= The Agony of... =

The Agony of... is a collection of conversational-style Australian television programs which originally screened between 2012 and 2015 on ABC1, and later aired in the United States on Vibrant TV Network. The format shows a number of well-known men and women talking to
interviewer/narrator Adam Zwar.

==Agony Aunts==
Agony Aunts was a six-part series that first screened in 2012 on Australia's ABC1. The show searched for answers on dating, cohabitation, marriage, and divorce. It featured personalities such as Judith Lucy (comedian, actress), Denise Scott (comedian, actress), Myf Warhurst (TV host), Angela Catterns (broadcaster), Wendy Harmer (broadcaster), Hannah Gadsby (comedian), Leah Vandenberg, Kate Jenkinson (actress), Sam Lane, Mirka Mora, Sarah Wilson (journalist), Julia Zemiro (TV host), Susan Carland, Maya Stange (actress), Bridget Taylor, Amanda Brotchie (writer, director), Heather Mitchell (actress) and Charlotte Gregg (actress).

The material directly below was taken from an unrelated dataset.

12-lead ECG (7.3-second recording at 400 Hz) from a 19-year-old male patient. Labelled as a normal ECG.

Agony Aunts was the winner of Best Light Entertainment Television Series at the 2012 AACTA Awards, Best Local Documentary Series at the 2012 Couch Potato Awards.

==Agony Uncles==
Agony Uncles was a six-part series that first screened in 2012 on Australia's ABC1. The show searched for answers on dating, cohabitation, marriage, and divorce. It featured personalities such as Brett Tucker (actor), Damian Walshe-Howling (actor), Waleed Aly (broadcaster, academic), Ed Kavalee (actor, TV host), Adam Elliot (Academy Award-winning animator), Josh Lawson (actor, screenwriter), Lawrence Leung (broadcaster, comedian), Lawrence Mooney (comedian), Dave Thornton (comedian, broadcaster), John Elliott (businessman), Tom Elliott (businessman, broadcaster), Kick Gurry (actor), Andrew Knight (screenwriter, producer), Glynn Nicholas (playwright, producer), Sam Pang (TV host, broadcaster), Tim Ross (author, broadcaster), Scott Brennan (actor), Des Dowling (comedian).

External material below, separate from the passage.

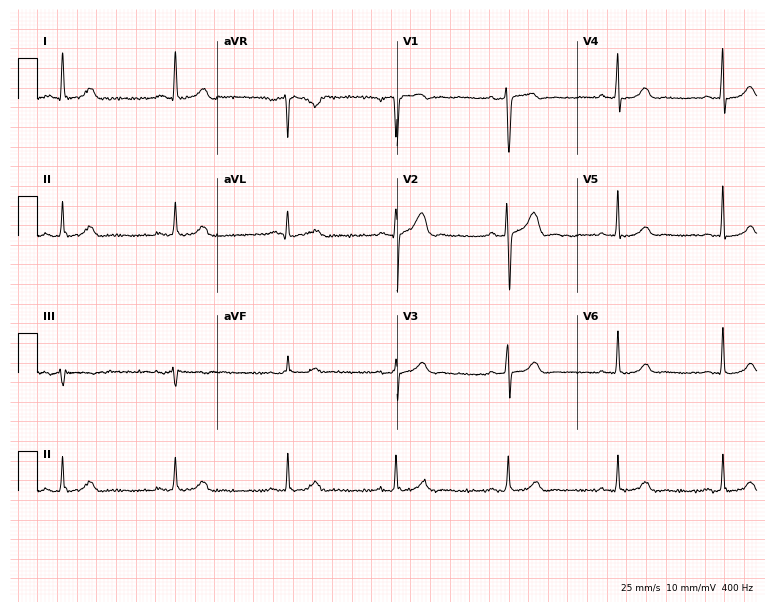
Resting 12-lead electrocardiogram. Patient: a 47-year-old man. None of these six findings is recorded: first-degree AV block, right bundle branch block, left bundle branch block, sinus bradycardia, atrial fibrillation, sinus tachycardia.

Agony Uncles was nominated for Best Comedy in Sketch or Light Entertainment at the 2012 AWGIE Awards.

==The Agony of Life==
The Agony of Life which first screened in 2013 covers stages of life, from child to adult, creating and supporting families, building and managing careers and contemplates the wording of their epitaph.

The series featured such personalities as Waleed Aly, Stephen Curry, John Elliott, Tom Elliott, Hannah Gadsby, Steve Vizard, Dawn Fraser, Shane Jacobson, Sam Lane, Kate Langbroek, Judith Lucy, Craig McLachlan, Lawrence Mooney, Mirka Mora, Dave O'Neil, Sam Pang, Tim Ross, Yumi Stynes, Dave Thornton, Myf Warhurst, Leah Vandenberg and Julia Zemiro.

==The Agony of Christmas==
The Agony of Christmas was a Christmas special that was first screened in December 2013. It featured the same cast seen in The Agony of Life.

==The Agony of Modern Manners==
The Agony of Modern Manners was a six-part series which screened in 2014, with episodes titled Work, Home, Online, Dining, Travel, Weddings & Funerals.

==Agony of the Mind==
Agony of the Mind is a special that was first screened in October 2014 focusing on mental weaknesses and techniques for overcoming them. It features Jack Charles, John Elliott, Tom Elliott, Dawn Fraser, Jess Harris, Dave Hughes, Kerri-Anne Kennerley, Andrew Knight, Pat McGorry, Lawrence Mooney, Dave O'Neil, Fiona O'Loughlin, Sam Pang, Tim Ross, Chrissie Swan, Yumi Stynes, Julia Zemiro.

==The Agony of...==
A six-part series began screening in April 2015 with episodes titled: The Agony of the Body, The Agony of God, The Agony of Secrets, The Agony of Flirting, The Agony of School and The Agony of Ageing. The series features Lawrence Mooney, Grace Jennings-Edquist, Gael Jennings, Celia Pacquola, John Elliott, Tom Elliott, Steve Vizard, Kate Langbroek, Joe Hildebrand and Amanda Vanstone.